A mobile phone is available for $39000 cash or $17000 as down payment GMAT Problem-Solving

This is a GMAT Problem solving question. Here, the data given in the questions has to be analyzed to answer the question. Several areas of mathematics can be involved in the process. The way options are given is very close to correct answer, and normal guessing can lead to mistakes. Students need to understand the question properly and use proper methods to approach the answer.
Only one of the five options is correct.

plain interest SI = (P*R*T)/100
where P represents the main sum
R stands for interest rate, while T stands for time in years.

Now, the consumer is not paying interest on the 17,000 down payment. The amount that will accrue interest is the balance that must be paid over a five-month period.
Therefore, 39,000 - 17,000 = 22,000 represents the principal amount for which interest is being charged.
Pain cost this 22,000 a total of 5*4800, or 24,000. (Time is five months, thus as T is measured in years, T = 5/12.)

SI = 2000 hence
2000 = (P*R*T)/100
2000 = (22,000*R*5)/(100*12)
R = (2,000*12*100)/22,000*5 R = 21.81%

D is the correct choice.

This is a GMAT Problem solving question. Here, the data given in the questions has to be analyzed to answer the question. Several areas of mathematics can be involved in the process. The way options are given is very close to correct answer, and normal guessing can lead to mistakes. Students need to understand the question properly and use proper methods to approach the answer.
Only one of the five options is correct.

Using the simple interest formula:
SI = (P * R * T) / 100
where SI is the simple interest, P is the principal amount, R is the rate of interest per annum, and T is the time period in years.

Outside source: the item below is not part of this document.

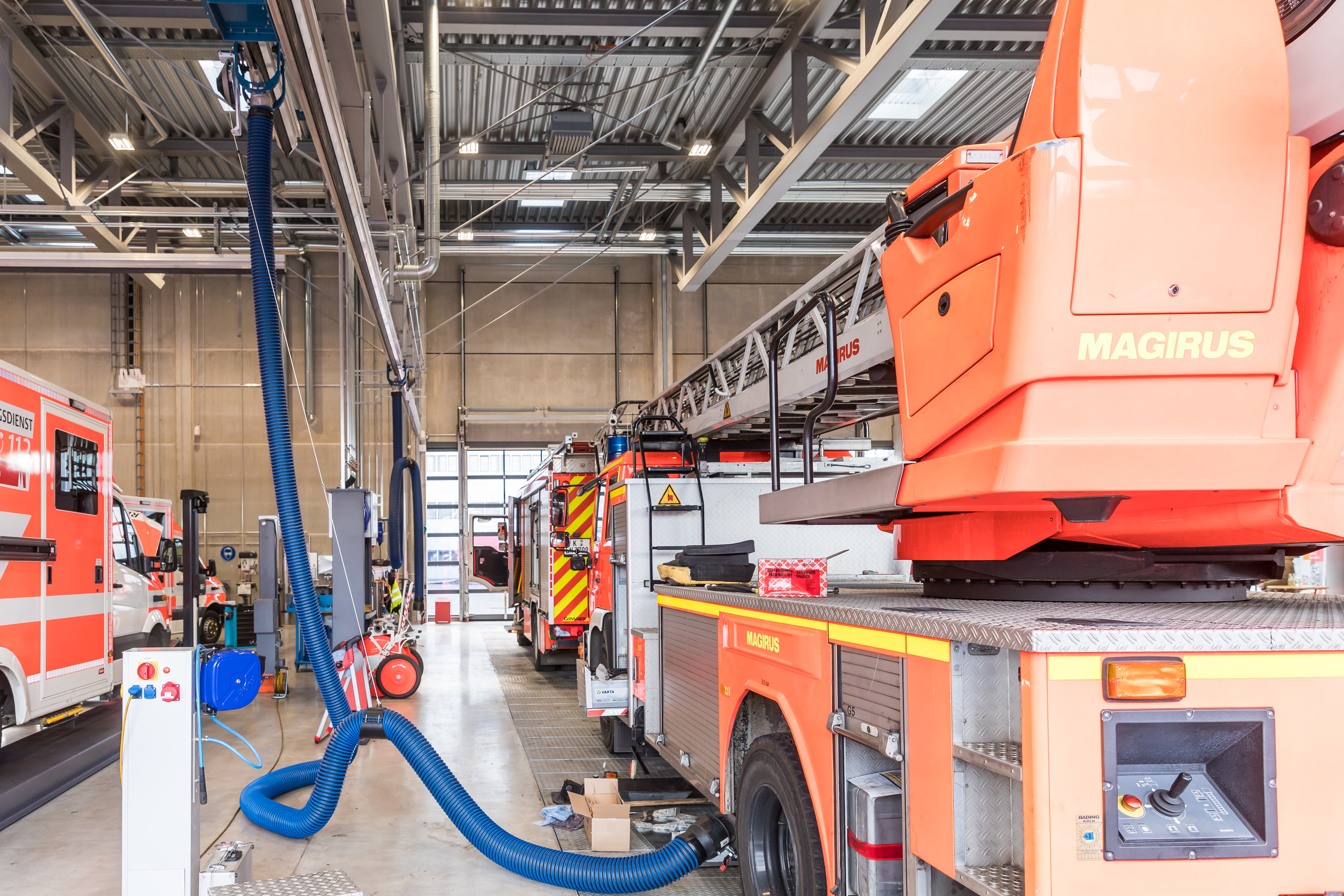 Feuerwehrzentrum Kalk - Drehleiter von Magirus in der Kfz-Werkstatt
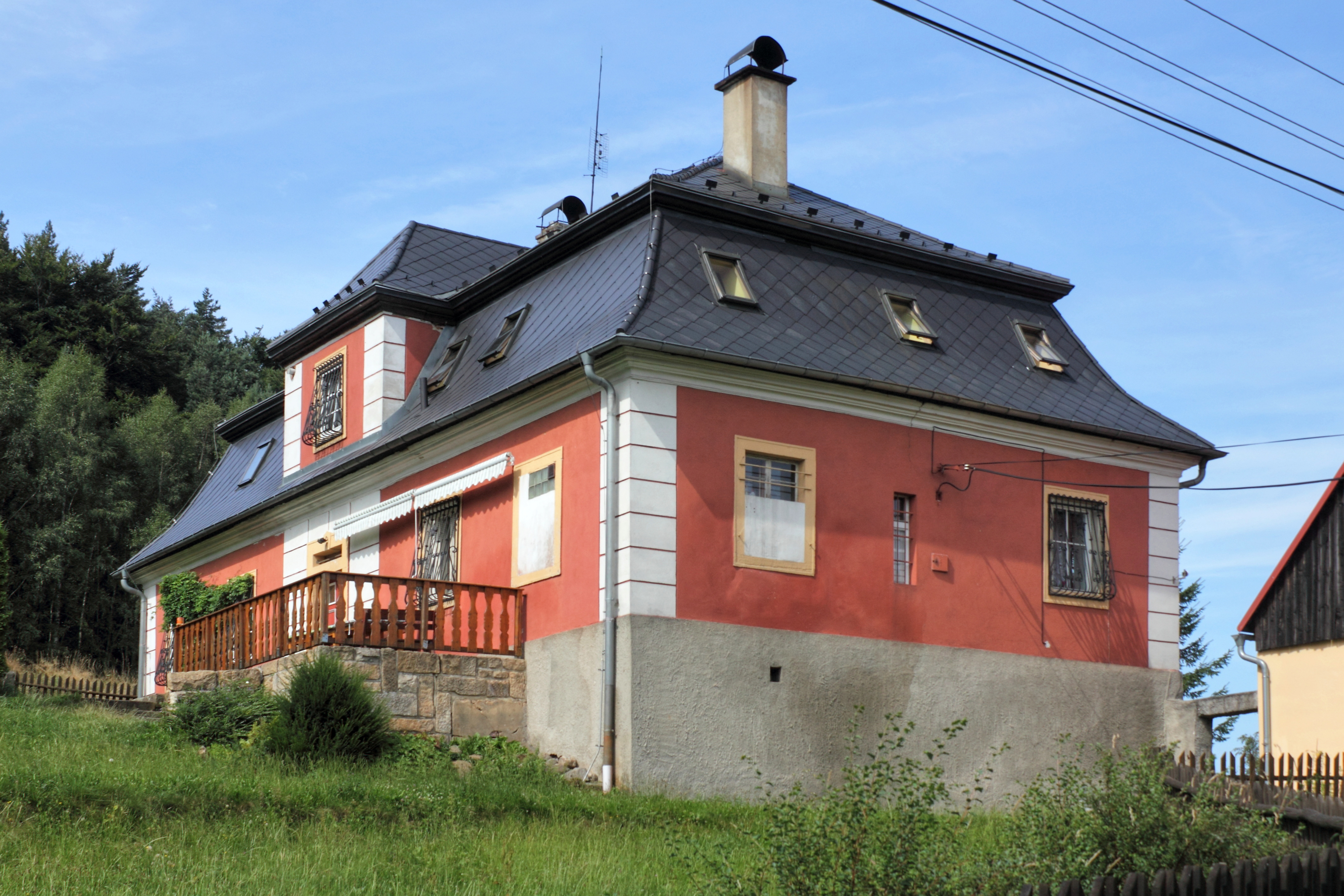 Fara v Jítravě

We have the following information:
SI = 2000
P = 22000 (the principal amount for which interest is being charged)
T = 5/12 (since the time period is given in months, we need to convert it to years by dividing by 12)

Plugging in the values, we have:
2000 = (22000 * R * (5/12)) / 100

Simplifying the equation:
2000 = (22000 * R * 5) / (100 * 12)

Multiplying both sides by (100 * 12) to isolate R:
(2000 * 12 * 100) = (22000 * R * 5)
2400000 = 110000 * R
R = 2400000 / 110000
R ≈ 21.81%

Therefore, the correct answer is D: 21.81%.

This is a GMAT Problem solving question. Here, the data given in the questions has to be analyzed to answer the question. Several areas of mathematics can be involved in the process. The way options are given is very close to correct answer, and normal guessing can lead to mistakes. Students need to understand the question properly and use proper methods to approach the answer.
Only one of the five options is correct.
We know that the total amount paid under the installment plan is $41,000, which includes both the down payment and the monthly installments.
The total interest paid can be calculated by subtracting the cash price from the total amount paid:

Interest = Total amount paid - Cash price
Interest = $41,000 - $39,000 = $2,000.

Now, we can calculate the rate of interest per annum using the following formula:
Rate of interest per annum = (Interest / Principal amount) * (100 / Time in years)
In this case, the principal amount is $22,000 (the remaining amount for which interest is being charged), and the time is 5 months, which is equivalent to 5/12 years.

Rate of interest per annum = ($2,000 / $22,000) * (100 / (5/12))
Rate of interest per annum = (2000/22000) * (12/5) * 100
Rate of interest per annum ≈ 0.0909 * 2.4 * 100
Rate of interest per annum ≈ 21.82%

Therefore, the correct rate of interest per annum is approximately 21.82%.